As Renúncias à ADSE
Em apenas seis meses o número de beneficiários que renunciou à ADSE ultrapassou o número relativo aos últimos três anos.
Esta situação está, por isso, a preocupar as Finanças e a própria ADSE, revela o Jornal de Negócios.
Entre janeiro e meados de julho deste ano, as desistências da ADSE, o maior subsistema público de saúde, dispararam: cerca de 1208 beneficiários decidiram renunciar e deixar de descontar para este subsistema.
Comparando o valor de desistências do primeiro semestre de 2014 aos últimos três anos, o número é preocupante. Em 2011 apenas 125 beneficiários renunciaram, aumentando para 200 em 2012 e para 319 no ano passado. A evolução do número de desistentes está a gerar preocupação no seio do Ministério das Finanças e da própria instituição, a ADSE.
No entanto, quando olhamos para o número total de beneficiários titulares (os que fazem descontos), que em junho rondava os 849 mil, o número de desistentes mantém-se baixo.
"Os inevitáveis aumentos de descontos e/ou redução de benefícios terão como consequências prováveis a renúncia à condição de beneficiário e a quebra de adesão via novas inscrições, tornando mais difícil a subsistência do sistema", pode ler-se no relatório Conta Geral do Estado de 2013, recentemente divulgado.
Estes aumentos representam para muitos beneficiários contribuições demasiado elevadas, como é o caso daqueles que chegam a pagar mais de 80 euros. A ideia para 2015 é que as empresas deixem de contribuir para o sistema para que os beneficiários venham a ter, futuramente, um papel na gestão da ADSE.
O desconto que era de 1,5% sobre o salário bruto do funcionário, subiu para 2,25%, depois para 2,5% e atualmente está nos 3,5%. Assim, para um salário de 1500 euros ilíquidos, os descontos passaram de 22,50 euros por vencimento e subsídio para 52,50 euros. De notar ainda que estes pagamentos não se efetuam por mês (12 meses) mas por valor auferido, isto é, engloba os subsídios de férias e de natal, ou seja, em cada ano o funcionário paga 14 vezes a ADSE, ao contrário dos seguros de saúde que só se pagam 12 vezes por ano.
Assim, o verdadeiro desconto mensal, relativo aos doze meses, não corresponde aos 3,5% mas, a uma média mensal de 4,08%, é este o resultado médio mensal em cada ano.
Com esta ordem de valores, e tendo ainda em conta a anunciada redução de benefícios, é de esperar que muitos funcionários optem por um seguro privado. A este respeito, é a própria ADSE que refere, no seu plano de atividades, que «importa acautelar o esforço financeiro individual por forma a evitar desequilíbrios quando se compara com os valores praticados por outros agentes financiadores, como são as seguradoras com os seus planos de saúde, salvaguardada a cobertura similar da ADSE»

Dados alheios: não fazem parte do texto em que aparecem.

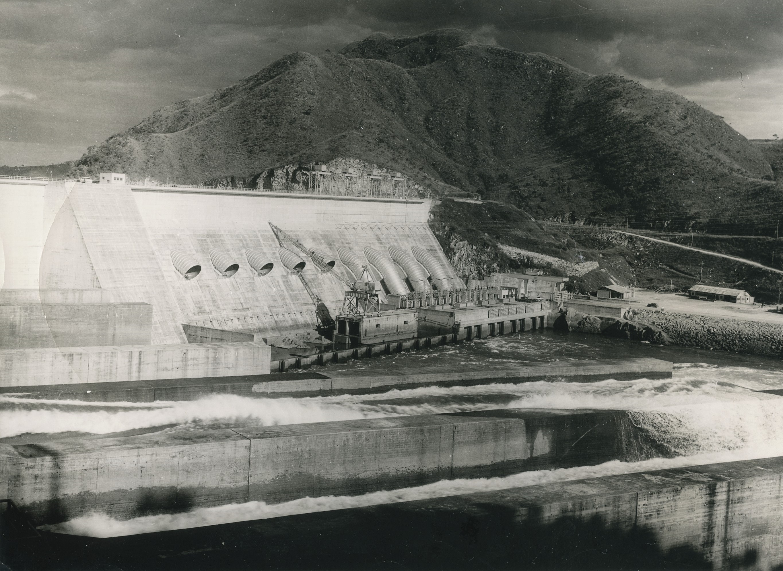 Fotografia do Fundo Correio da Manhã, sob a guarda do Arquivo Nacional.

O problema da ADSE está também a sentir-se na redução dos beneficiários, dado ter-se fechado o sistema a novos subscritores. Entre 2012 e 2013, a ADSE perdeu 42661 beneficiários, passando de 1333477 em 2012 para 1290816, em 2013. No entanto, ainda tem pouco impacto nas receitas próprias da ADSE.

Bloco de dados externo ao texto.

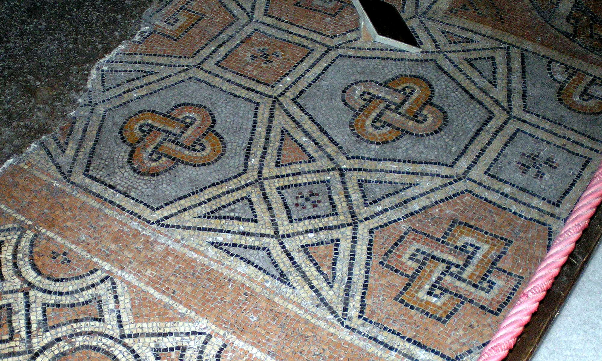 Torre campanile della Basilica dei santi Felice e Fortunato (Vicenza) OLYMPUS DIGITAL CAMERA

A ADSE refere que «tomando em consideração os valores cobrados em janeiro de 2014 e à taxa de desconto de 2,5% permite prever uma receita do beneficiário na ordem dos 411 milhões». Mais: com a aplicação do desconto de 3,5%, a ADSE entende que «isso permitirá receitas adicionais que deverão ser afetas a 2015, pelo que será importante criar mecanismos flexíveis para utilização dos saldos que vierem a apurar-se.»
José Abraão, dirigente do Sindicato dos Trabalhadores da Administração Pública (Sintap), manifestou a sua "preocupação" pelo número de renúncias à ADSE. Em sua opinião, o Governo criou condições para que os que mais ganham saiam, tendo como "objetivo acabar com o sistema". Ao contrário do que fez, o Governo "devia abrir a ADSE a novos funcionários" disse José Abraão, revelando que há milhares de trabalhadores que gostariam de aderir à ADSE mas o Governo não permite".